Please see below for a example:

from numpy import binary_repr
import torch
import torch.nn as nn
import torch.nn.functional as F
import torch.utils.data as utils
import torch.nn.init as init

class ThreeLayerNet(torch.nn.Module):

def __init__(self,D_in,H,D_out):
    super(ThreeLayerNet,self).__init__()
    self.linear1=torch.nn.Linear(D_in,H)
    self.linear2=torch.nn.Linear(H,H)
    self.linear3=torch.nn.Linear(H,D_out)

def forward(self,x):
    h_relu_1=self.linear1(x).clamp(min=0)
    h_relu_2=self.linear2(h_relu_1).clamp(min=0)
    y_pred=self.linear3(h_relu_2)
    return y_pred

def weight_init(m):

if isinstance(m,nn.Linear):
    init.xavier_normal_(m.weight.data)
    init.normal_(m.bias.data)

if name == ‘main’:

device=torch.device("cpu")
print('a')
D_in,D_out=76,45
H=128
model=ThreeLayerNet(D_in,H,D_out)
print('b')
model.apply(weight_init)
print('c')
criterion=nn.CrossEntropyLoss()
optimizer=torch.optim.Adam(model.parameters(),lr=1e-3)
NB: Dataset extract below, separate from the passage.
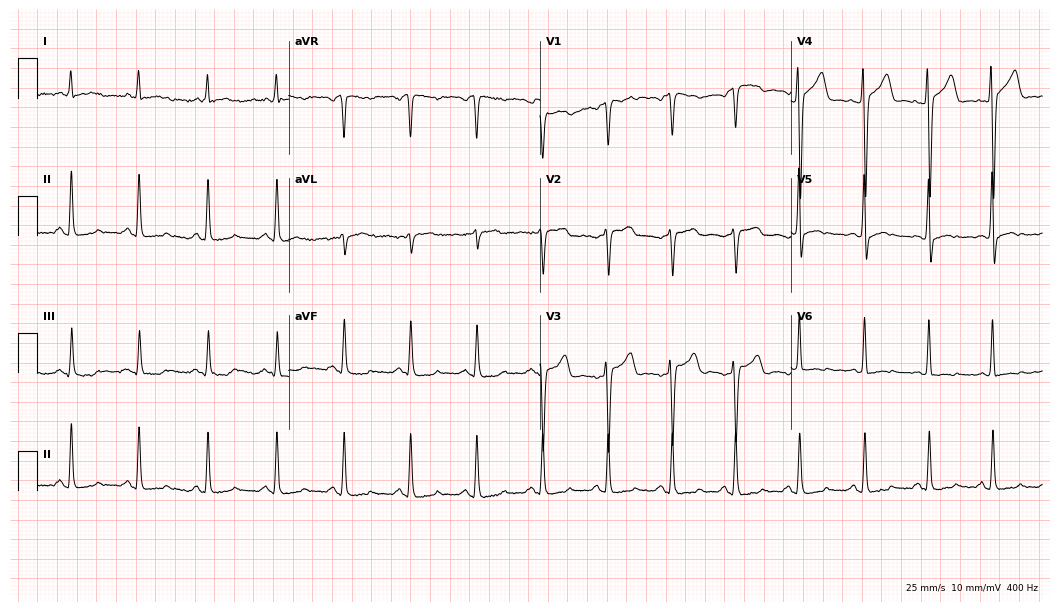
ECG — a 50-year-old male. Screened for six findings — first-degree AV block, right bundle branch block (RBBB), left bundle branch block (LBBB), sinus bradycardia, atrial fibrillation (AF), sinus tachycardia — none is recorded. Only these six findings were labelled.

x=torch.tensor([[0., 1., 0., 0., 0., 0., 0., 0., 0., 0., 0., 0., 0., 0., 0., 0., 1., 0.,0., 0., 0., 0., 0., 0., 0., 0., 0.,0.,1., 0., 0., 0., 0., 0., 0., 0.,0., 0., 0., 0., 0., 0., 0., 0., 0., 0., 0., 0., 0., 0., 0., 0., 0., 0.,0., 0., 0., 0., 1., 0., 0., 0., 0., 0., 0., 0., 0., 0., 0., 0., 0., 0.,0., 0., 0., 0.]])
y=torch.tensor([2])
print('d')
y_pred=model(x)
print('e')
loss_train=criterion(y_pred,y)
print('start bp')
loss_train.backward(retain_graph=True)
print('done bp')
optimizer.step()
print('done step')

use this code I can only print to d, and then get stuck.

albanD · January 30, 2019, 6:07pm

Hi,

I can actually run this code with no issue locally with latest pytorch until “done step”.
Could you try with version 1.0 as it might be a bug already resolved?